> _Information provided_:
::::

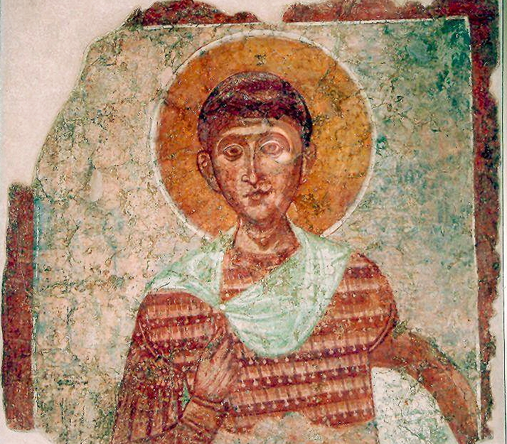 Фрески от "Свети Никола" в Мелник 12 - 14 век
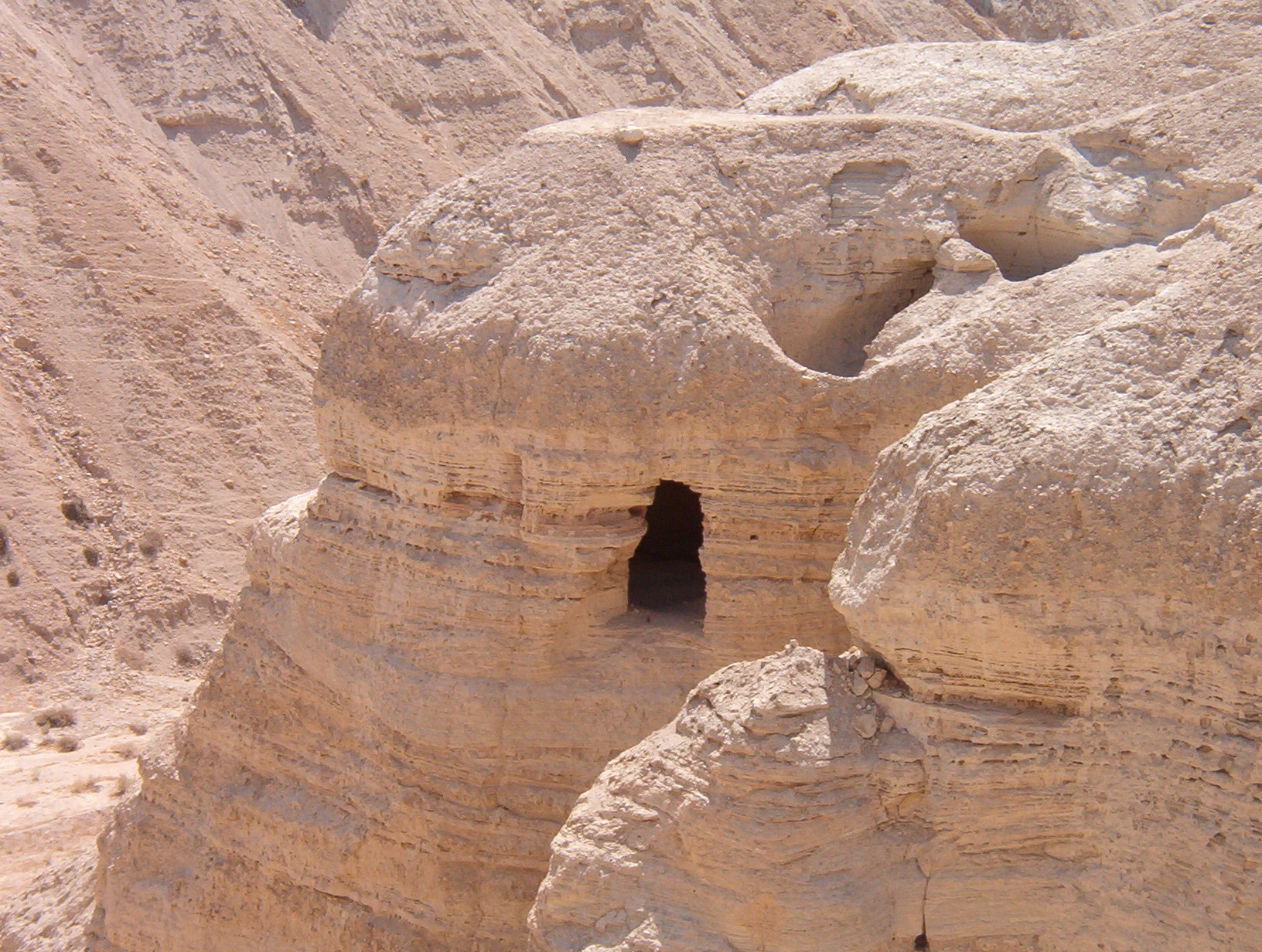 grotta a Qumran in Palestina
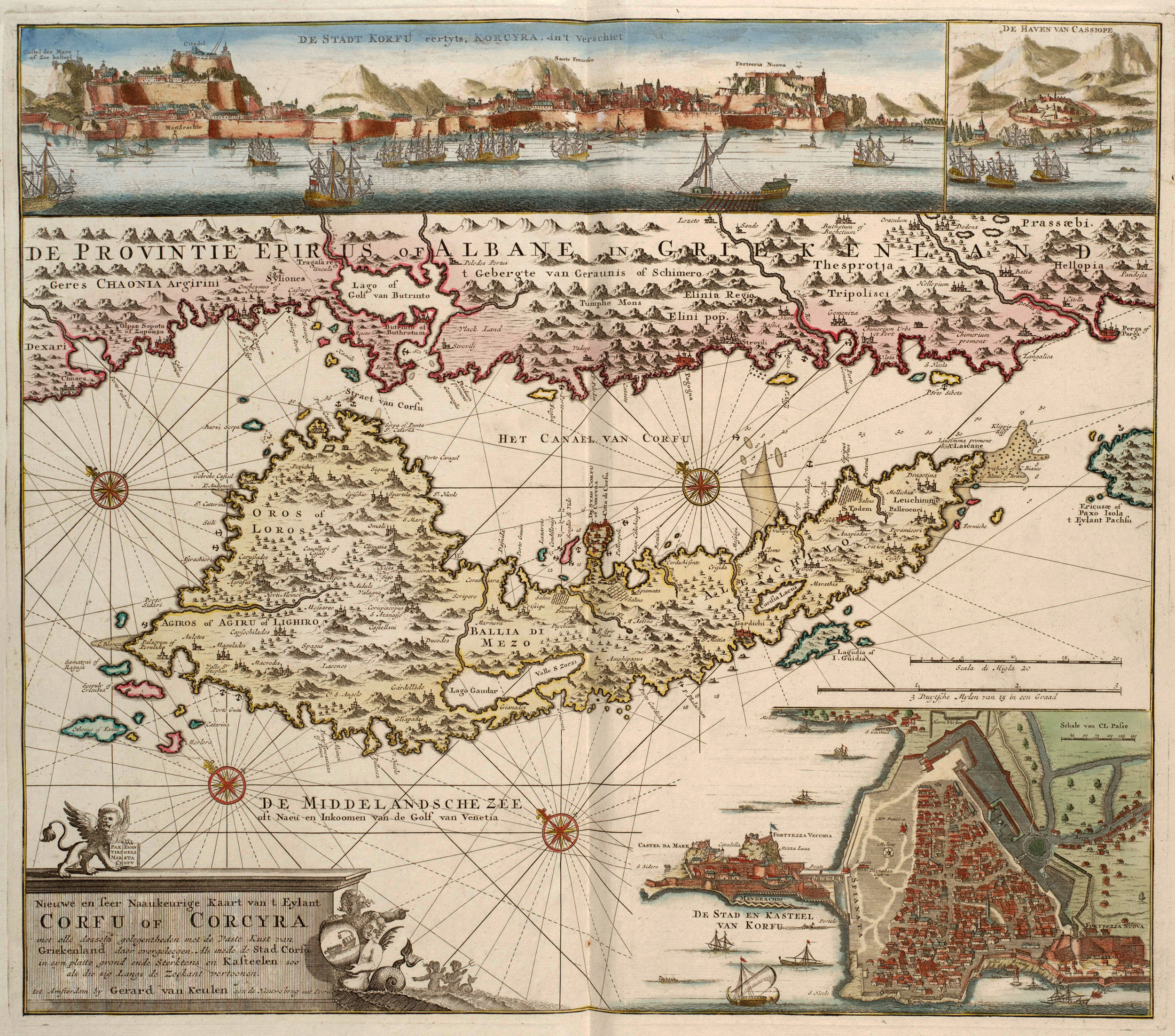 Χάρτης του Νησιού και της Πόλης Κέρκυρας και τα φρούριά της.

::::

> _Work instruction_:
Since pictures are not part of the copy, set down only the remaining data exactly.

> _Response to this exercise_:
 Фрески от "Свети Никола" в Мелник 12 - 14 век
 grotta a Qumran in Palestina
 Χάρτης του Νησιού και της Πόλης Κέρκυρας και τα φρούριά της.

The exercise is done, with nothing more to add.